Not content with the performance/price edge the Radeon HD 4830 currently enjoys over the GeForce 9800GT, ATI has decided to hammer the $100 graphics market further with the new Radeon HD 4770 released today. Built using a 40nm manufacturing process, ATI positions it as a better performing, more energy efficient replacement for the HD 4830.

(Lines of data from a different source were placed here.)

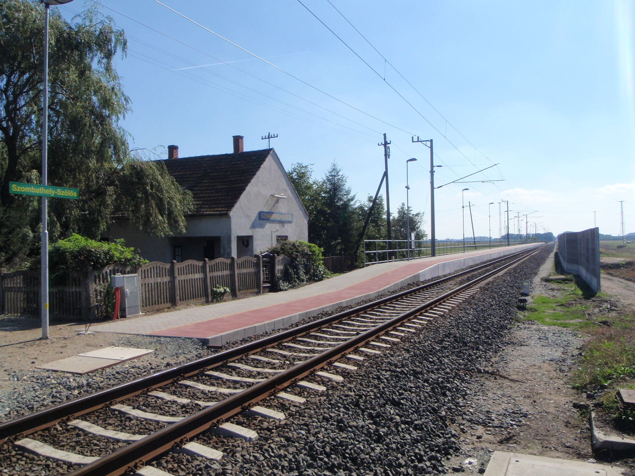 Haltestelle Szombathely-Szőllős In WestBahn Ungarn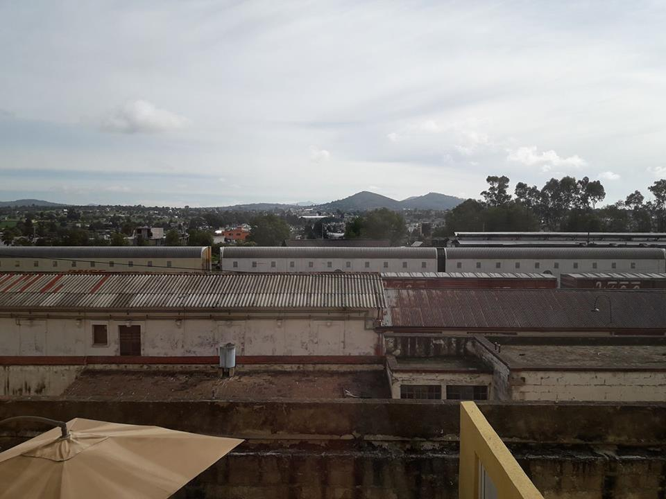 Estación de tren Apizaco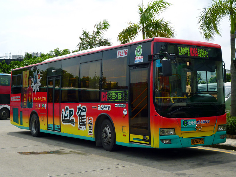 中文（中国大陆）: 深圳公交M385路的五洲龙FDG6111HEVG2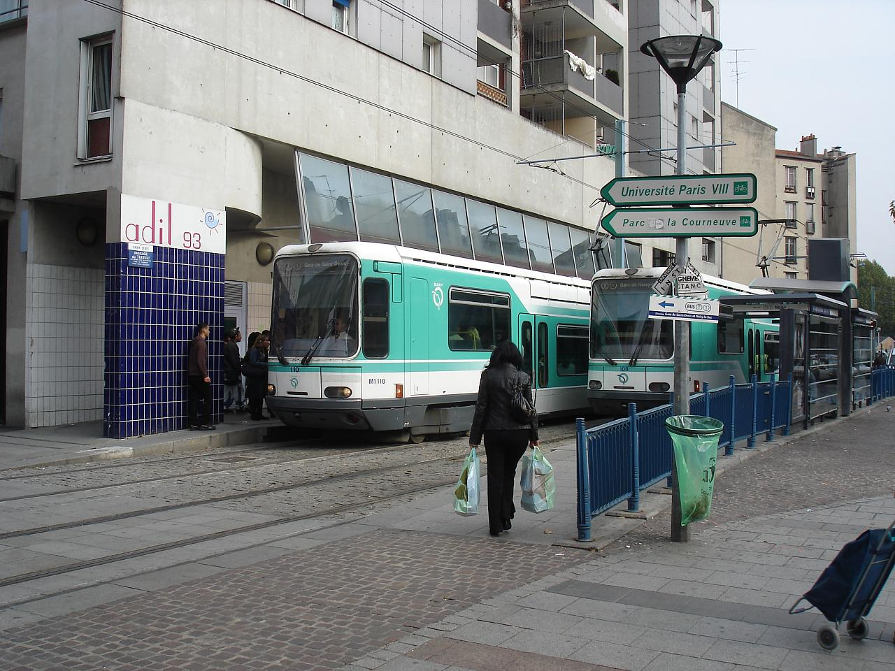 Station "Basilique de Saint-Denis"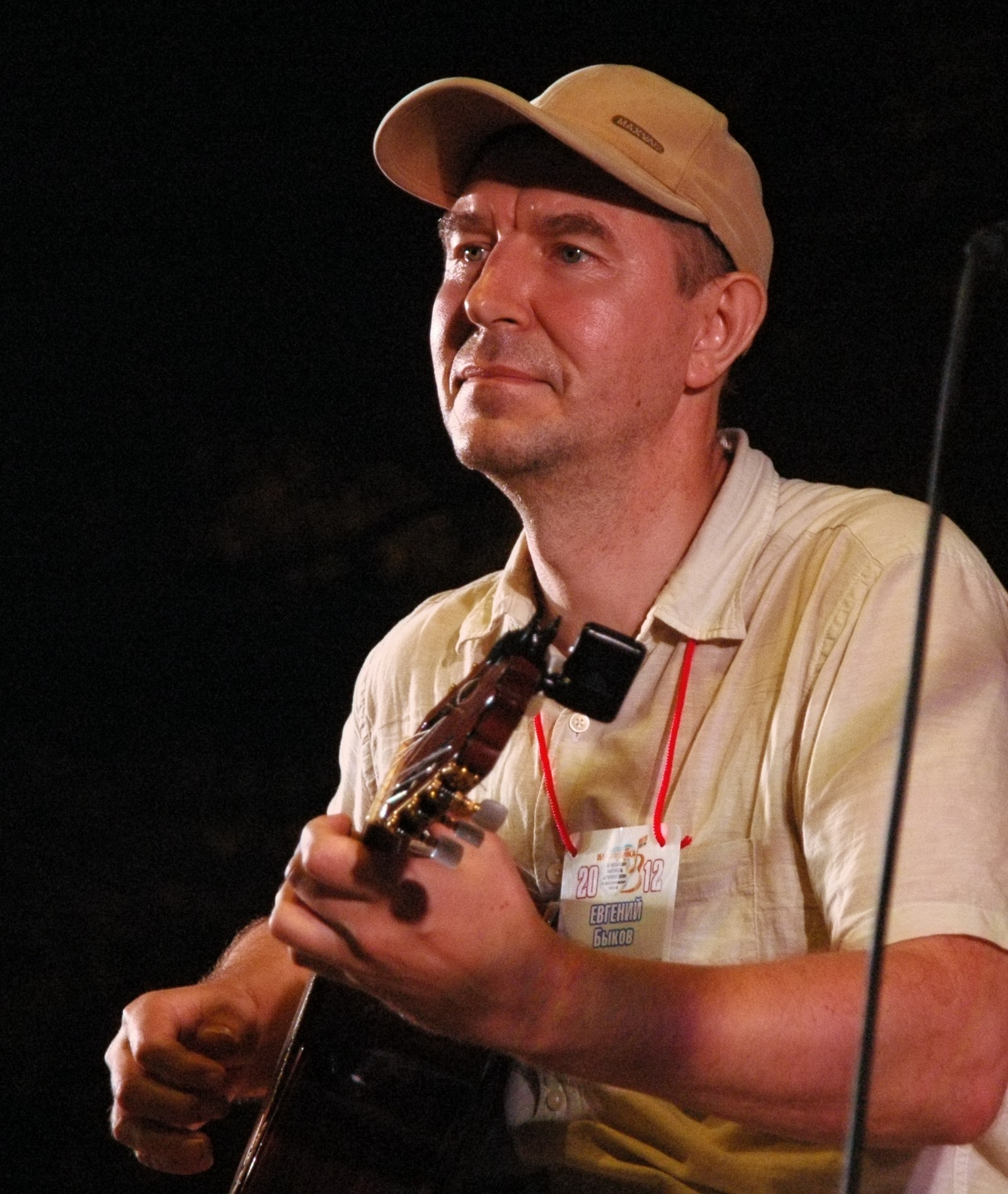 Евгений Николаевич Быков на фестивале «Платформа» в Самарской области, июль 2012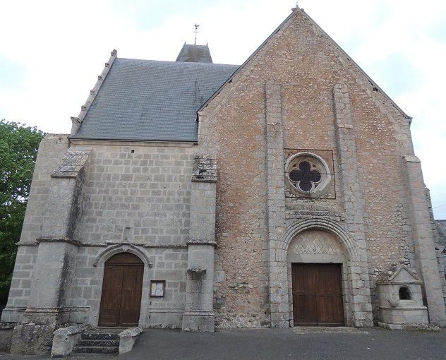 église Saint-Sébastien de Baignolet, façade occidentale avec le bas-côté nord ajouté au XVe s à gauche et le pignon roman avec ce portail à arcature de plein cintre et tympan à opus reticulatum et ce magnifique bénitier externe à droite, Eure-et-Loir, France.

Apr. 28, 2009 by Lawrence Lee

ATI Radeon HD 4770 512MB
PCI-E Graphics Card

As the underdog in the chip wars, AMD has traditionally targeted
users with products that offer good relative value, rather than maximum performance.
A prime current example is their fastest desktop processor, the Phenom II. Their current
flagship CPU, the Phenom II 955 Black
falls a bit short of Intel’s fastest and and more costly Core 2 or
Core i7 chips, but it was well received by the most of the tech web press
due to AMD’s aggressive pricing. Their graphics division, ATI, has been following
a similar path, offering great value cards like the energy efficient Radeon
HD 4670
and HD 4830 for gamers with tighter pockets. In these troubled financial times, it’s could well turn out to be a very effective strategy.

Currently, consumers looking for a budget gaming card for about $100 have ATI’s
Radeon HD 4830 and nVidia’s
GeForce 9800 GT to
choose between. They are neck-in-neck in terms of performance, but as of date,
9800 GT’s are retailing for about $10 more. To hammer this position further,
ATI has released its first GPU built with a 40 nanometer manufacturing process,
the Radeon HD 4770. ATI says it is a better performing, more energy efficient
replacement for the HD 4830.

The Radeon HD 4770.

ATI rated the HD 4830 as a 110W card and employed a single-slot cooler. Strangely,
the new HD 4770, despite having a 80W thermal envelope, has a dual-slot reference
heatsink. Both cards require a 6-pin PCI-E power cable.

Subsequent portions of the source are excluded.